What is being asked → Look through the entries below and copy exactly the part that begins with the line containing "Trains | 2.745 |" and ends with the line containing "Sweden AB | 62.5 |". Do not copy the pictures.

☆ ☆ ☆ ☆ ☆

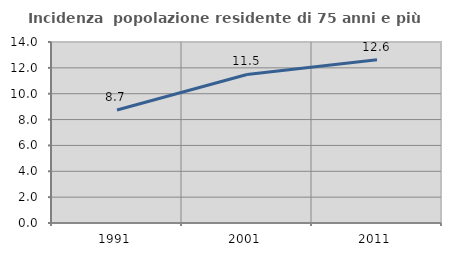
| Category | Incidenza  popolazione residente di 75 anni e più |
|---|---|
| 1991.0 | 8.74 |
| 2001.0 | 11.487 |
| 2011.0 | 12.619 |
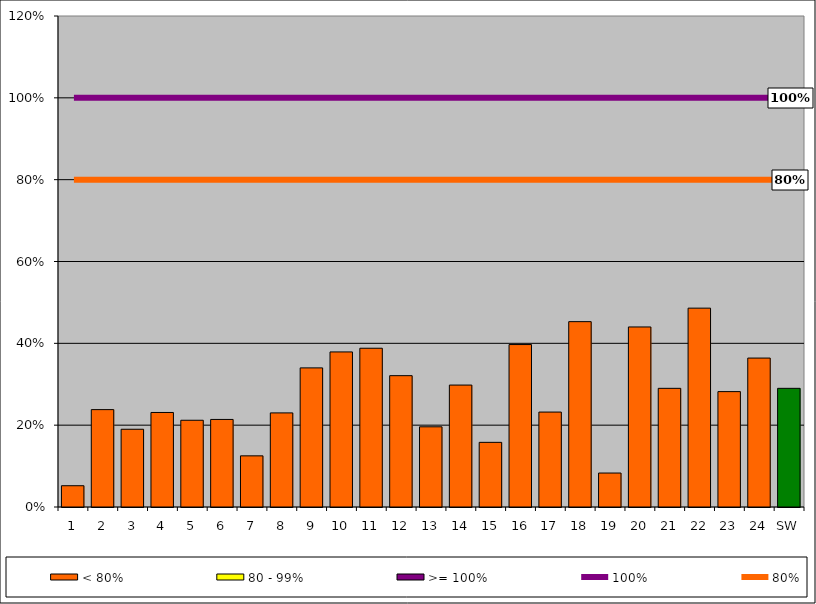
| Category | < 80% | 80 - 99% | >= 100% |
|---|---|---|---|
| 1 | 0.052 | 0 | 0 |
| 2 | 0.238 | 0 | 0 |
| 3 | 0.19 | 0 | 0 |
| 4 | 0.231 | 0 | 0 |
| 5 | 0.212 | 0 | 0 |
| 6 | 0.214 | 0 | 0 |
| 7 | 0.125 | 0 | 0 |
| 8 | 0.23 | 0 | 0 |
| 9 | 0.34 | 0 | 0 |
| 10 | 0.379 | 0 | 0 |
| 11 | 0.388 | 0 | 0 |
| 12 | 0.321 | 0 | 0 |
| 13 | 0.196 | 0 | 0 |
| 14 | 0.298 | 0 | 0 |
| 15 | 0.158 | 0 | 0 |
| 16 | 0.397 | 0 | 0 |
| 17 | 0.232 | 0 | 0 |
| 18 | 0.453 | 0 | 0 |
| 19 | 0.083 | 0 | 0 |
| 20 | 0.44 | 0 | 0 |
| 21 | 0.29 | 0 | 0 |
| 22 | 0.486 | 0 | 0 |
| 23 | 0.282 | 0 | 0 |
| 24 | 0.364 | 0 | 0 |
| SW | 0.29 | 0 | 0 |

☆ ☆ ☆ ☆ ☆

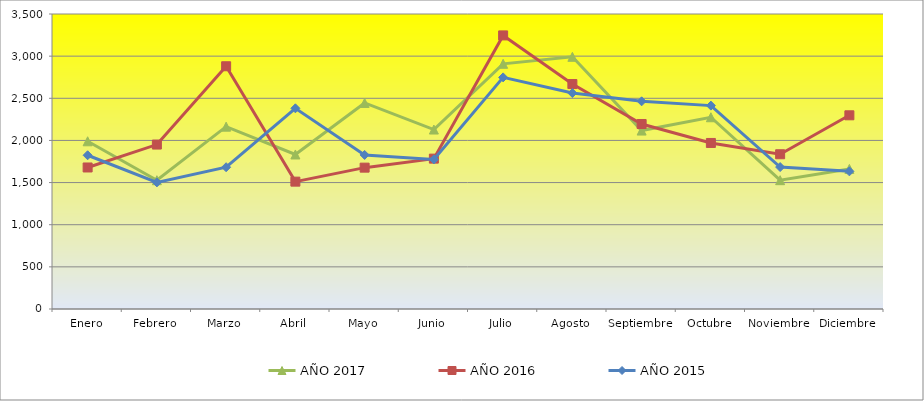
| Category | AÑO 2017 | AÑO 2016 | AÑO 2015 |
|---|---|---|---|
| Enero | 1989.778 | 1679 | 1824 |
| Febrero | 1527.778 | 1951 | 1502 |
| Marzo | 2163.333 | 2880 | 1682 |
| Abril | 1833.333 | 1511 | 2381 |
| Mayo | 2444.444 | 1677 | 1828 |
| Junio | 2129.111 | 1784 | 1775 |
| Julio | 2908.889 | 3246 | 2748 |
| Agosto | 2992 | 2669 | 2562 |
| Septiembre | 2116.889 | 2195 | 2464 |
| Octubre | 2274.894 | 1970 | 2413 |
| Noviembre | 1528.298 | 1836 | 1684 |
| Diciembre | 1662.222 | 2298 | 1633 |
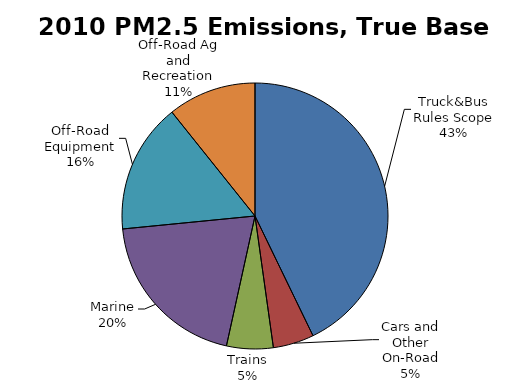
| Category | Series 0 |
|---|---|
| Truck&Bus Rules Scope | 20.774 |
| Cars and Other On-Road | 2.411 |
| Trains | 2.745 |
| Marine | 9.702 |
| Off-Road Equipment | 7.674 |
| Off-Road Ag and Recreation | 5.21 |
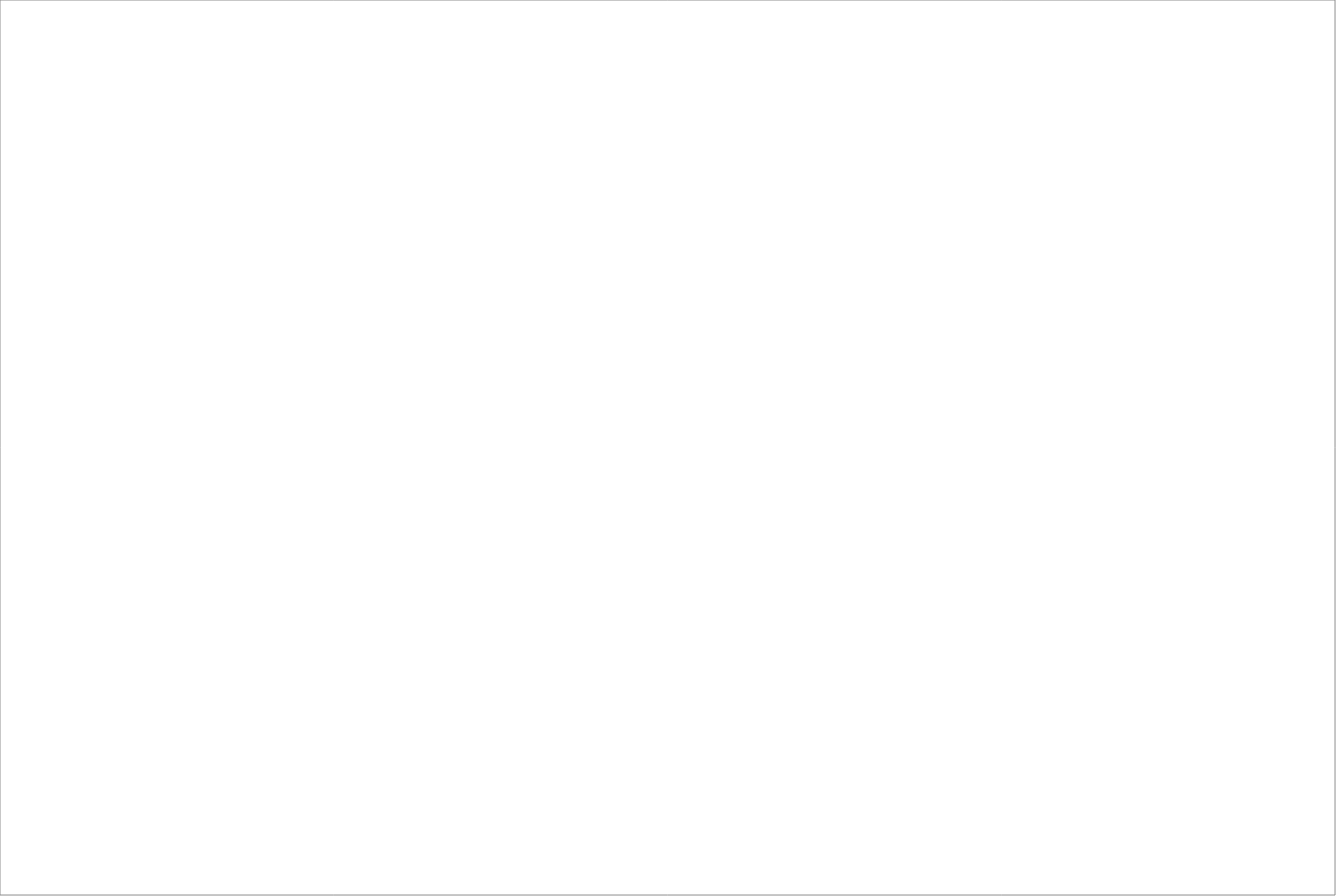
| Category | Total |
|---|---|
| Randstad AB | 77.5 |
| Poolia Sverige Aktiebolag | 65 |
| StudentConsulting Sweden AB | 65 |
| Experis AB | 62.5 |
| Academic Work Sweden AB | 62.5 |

☆ ☆ ☆ ☆ ☆

Task result →
| Trains | 2.745 |
| Marine | 9.702 |
| Off-Road Equipment | 7.674 |
| Off-Road Ag and Recreation | 5.21 |
| Category | Total |
|---|---|
| Randstad AB | 77.5 |
| Poolia Sverige Aktiebolag | 65 |
| StudentConsulting Sweden AB | 65 |
| Experis AB | 62.5 |
| Academic Work Sweden AB | 62.5 |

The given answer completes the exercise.